Roberto Zannotti, a Vatican prosecutor, denied that the Holy See was attacking press freedom.

It was not prosecuting “the publication of the documents, but the way in which they were acquired,” he said in court, alleging that the reporters had imposed undue pressure on their sources.

'Absurd consequences' of conviction

It is not clear what would happen if any of the five are convicted. The fate of the two journalists would be particularly problematic. The Italian Constitution enshrines the principle of press freedom and the confidentiality of journalists’ sources.

The Vatican has no prison of its own but under accords signed with Italy it is entitled to request that convicted criminals should serve their time in an Italian jail.

That would raise the prospect of Italian citizens, convicted by the Vatican of an offense not recognized by Italy, being incarcerated on Italian soil.

Legal experts think it unlikely that Rome would accede to an extradition request from the Vatican.

That would herald an embarrassing diplomatic standoff between Italy and the Holy See.

“It is not acceptable that two Italian citizens, whose books were based on information that has never been denied by the Vatican and which were published in Italy, risk being jailed for up to eight years by a foreign power,” said an editorial in La Stampa, a respected Italian daily.
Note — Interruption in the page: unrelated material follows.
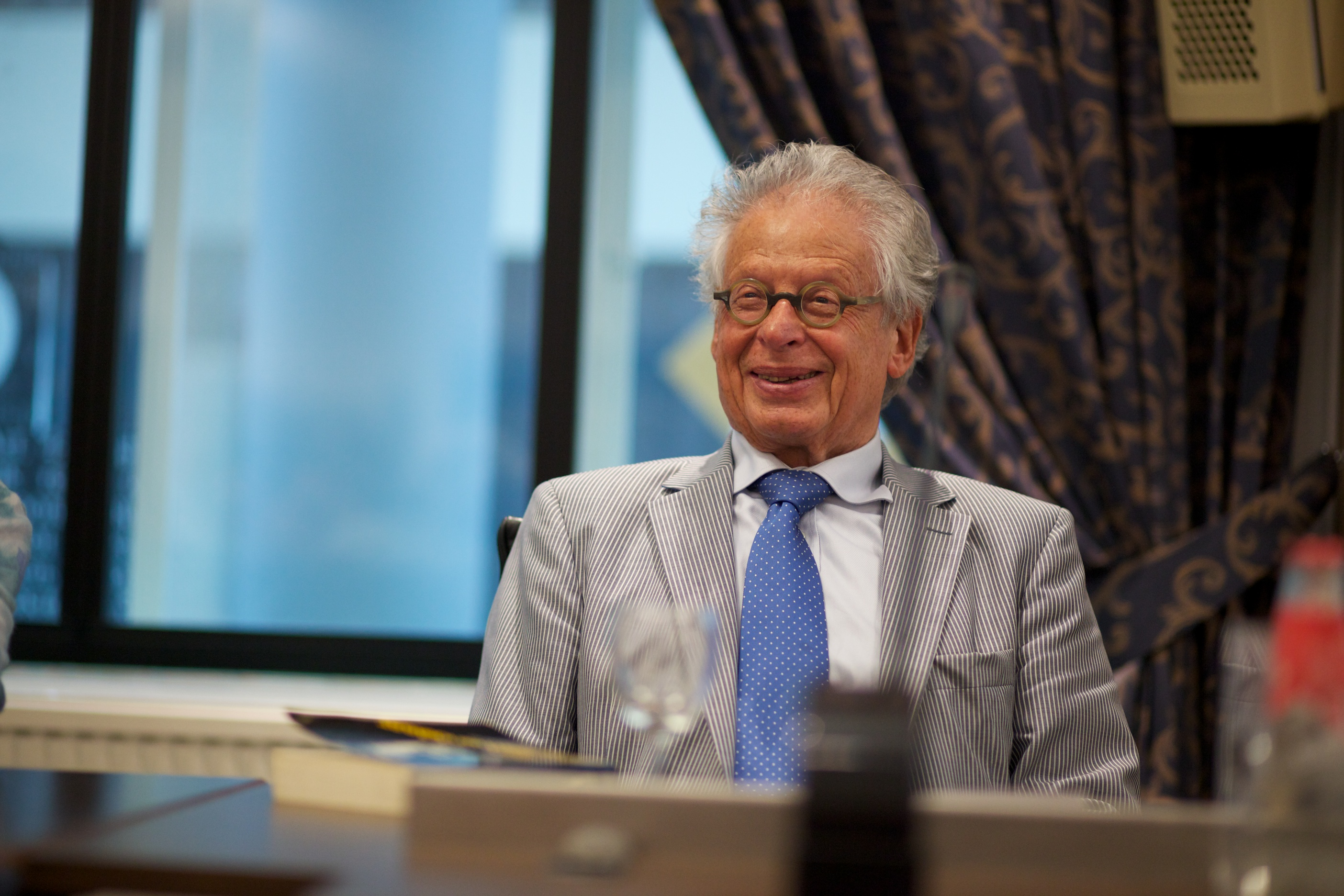 Ed van Thijn bij Nationaal Archief & Spaarnestad Photo join Wikipedia

“If the trial results in convictions for the defendants, there will be truly farcical and absurd consequences.”

More leaks apparently feared

Pope Francis has consistently called for more openness and transparency within the Catholic hierarchy but has taken a hard line on this latest scandal.

He condemned the leaks as a “crime” and a “deplorable act” and it later emerged that he had personally authorized the arrests of the Spanish monsignor, his secretary, and the public relations manager.

The Vatican apparently felt compelled to act in order to frighten off other journalists looking for more leaks, analysts say.

But placing the journalists under investigation makes the Vatican look “medieval” and is likely to backfire, says Iacopo Scaramuzzi, an expert on the Vatican and the author of “Vatican Tango – the Church in the Age of Francis.”

“This will just give more publicity to the books and boost sales. It will have a boomerang effect,” he said.